Where does the word "Category" appear in the entries below? Copy each line that holds it.

►

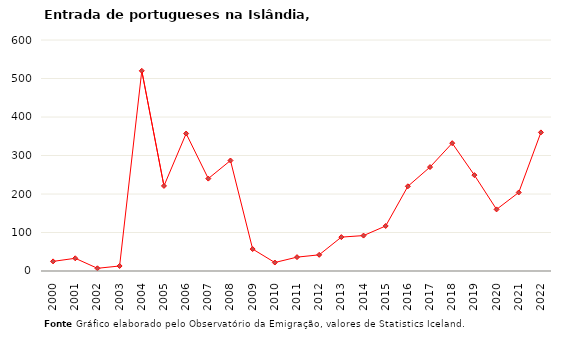
| Category | Entradas |
|---|---|
| 2000.0 | 25 |
| 2001.0 | 33 |
| 2002.0 | 7 |
| 2003.0 | 13 |
| 2004.0 | 520 |
| 2005.0 | 221 |
| 2006.0 | 357 |
| 2007.0 | 240 |
| 2008.0 | 287 |
| 2009.0 | 57 |
| 2010.0 | 22 |
| 2011.0 | 36 |
| 2012.0 | 42 |
| 2013.0 | 88 |
| 2014.0 | 92 |
| 2015.0 | 117 |
| 2016.0 | 220 |
| 2017.0 | 270 |
| 2018.0 | 332 |
| 2019.0 | 249 |
| 2020.0 | 160 |
| 2021.0 | 204 |
| 2022.0 | 360 |
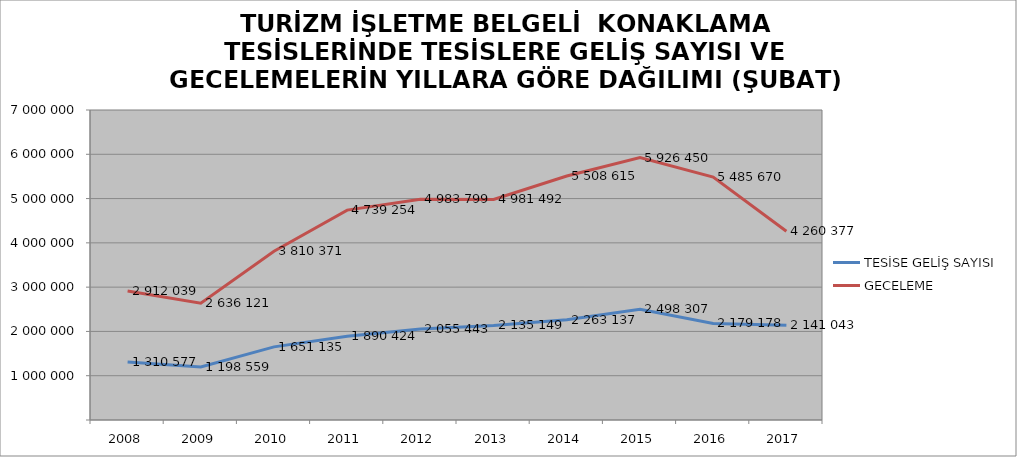
| Category | TESİSE GELİŞ SAYISI | GECELEME |
|---|---|---|
| 2008 | 1310577 | 2912039 |
| 2009 | 1198559 | 2636121 |
| 2010 | 1651135 | 3810371 |
| 2011 | 1890424 | 4739254 |
| 2012 | 2055443 | 4983799 |
| 2013 | 2135149 | 4981492 |
| 2014 | 2263137 | 5508615 |
| 2015 | 2498307 | 5926450 |
| 2016 | 2179178 | 5485670 |
| 2017 | 2141043 | 4260377 |
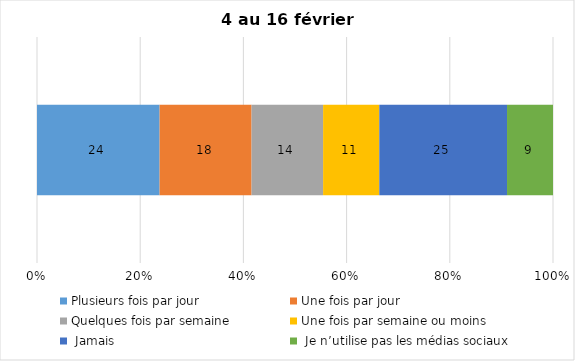
| Category | Plusieurs fois par jour | Une fois par jour | Quelques fois par semaine   | Une fois par semaine ou moins   |  Jamais   |  Je n’utilise pas les médias sociaux |
|---|---|---|---|---|---|---|
| 0 | 24 | 18 | 14 | 11 | 25 | 9 |
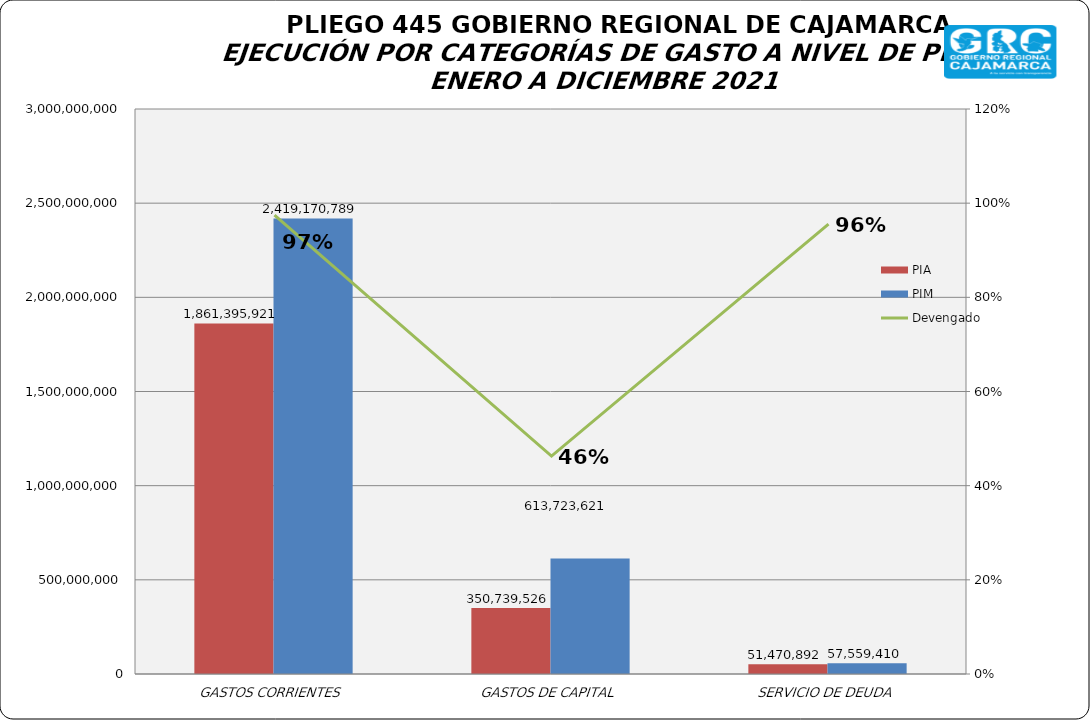
| Category | PIA | PIM |
|---|---|---|
| GASTOS CORRIENTES | 1861395921 | 2419170789 |
| GASTOS DE CAPITAL | 350739526 | 613723621 |
| SERVICIO DE DEUDA | 51470892 | 57559410 |
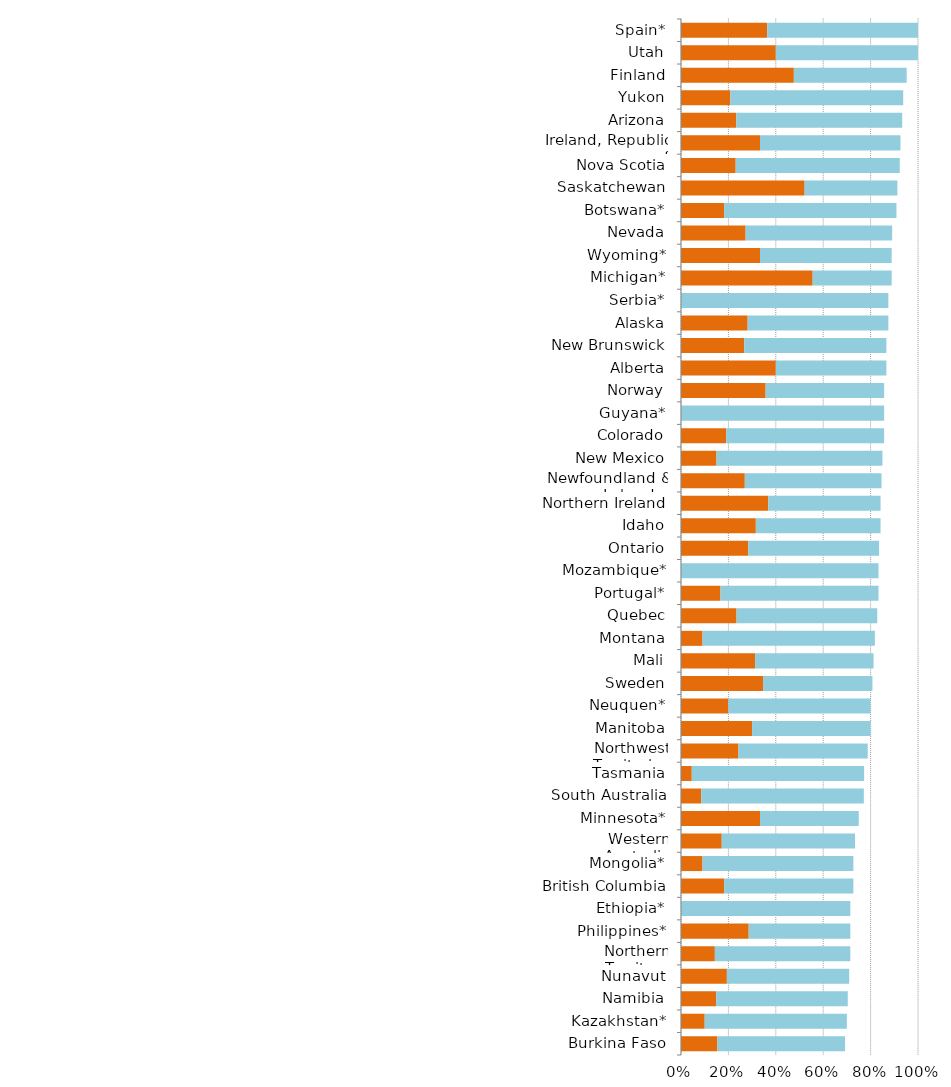
| Category | Series 0 | Series 1 |
|---|---|---|
| Burkina Faso | 0.154 | 0.538 |
| Kazakhstan* | 0.1 | 0.6 |
| Namibia | 0.148 | 0.556 |
| Nunavut | 0.194 | 0.516 |
| Northern Territory | 0.143 | 0.571 |
| Philippines* | 0.286 | 0.429 |
| Ethiopia* | 0 | 0.714 |
| British Columbia | 0.182 | 0.545 |
| Mongolia* | 0.091 | 0.636 |
| Western Australia | 0.172 | 0.562 |
| Minnesota* | 0.333 | 0.417 |
| South Australia | 0.086 | 0.686 |
| Tasmania | 0.045 | 0.727 |
| Northwest Territories | 0.242 | 0.545 |
| Manitoba | 0.3 | 0.5 |
| Neuquen* | 0.2 | 0.6 |
| Sweden | 0.346 | 0.462 |
| Mali | 0.312 | 0.5 |
| Montana | 0.091 | 0.727 |
| Quebec | 0.234 | 0.594 |
| Portugal* | 0.167 | 0.667 |
| Mozambique* | 0 | 0.833 |
| Ontario | 0.284 | 0.552 |
| Idaho | 0.316 | 0.526 |
| Northern Ireland | 0.368 | 0.474 |
| Newfoundland & Labrador | 0.269 | 0.577 |
| New Mexico | 0.15 | 0.7 |
| Colorado | 0.19 | 0.667 |
| Guyana* | 0 | 0.857 |
| Norway | 0.357 | 0.5 |
| Alberta | 0.4 | 0.467 |
| New Brunswick | 0.267 | 0.6 |
| Alaska | 0.281 | 0.594 |
| Serbia* | 0 | 0.875 |
| Michigan* | 0.556 | 0.333 |
| Wyoming* | 0.333 | 0.556 |
| Nevada | 0.273 | 0.618 |
| Botswana* | 0.182 | 0.727 |
| Saskatchewan | 0.522 | 0.391 |
| Nova Scotia | 0.231 | 0.692 |
| Ireland, Republic of | 0.333 | 0.593 |
| Arizona | 0.233 | 0.7 |
| Yukon | 0.208 | 0.729 |
| Finland | 0.476 | 0.476 |
| Utah | 0.4 | 0.6 |
| Spain* | 0.364 | 0.636 |

◄

Answer for the task.
| Category | Entradas |
| Category | TESİSE GELİŞ SAYISI | GECELEME |
| Category | Plusieurs fois par jour | Une fois par jour | Quelques fois par semaine   | Une fois par semaine ou moins   |  Jamais   |  Je n’utilise pas les médias sociaux |
| Category | PIA | PIM |
| Category | Series 0 | Series 1 |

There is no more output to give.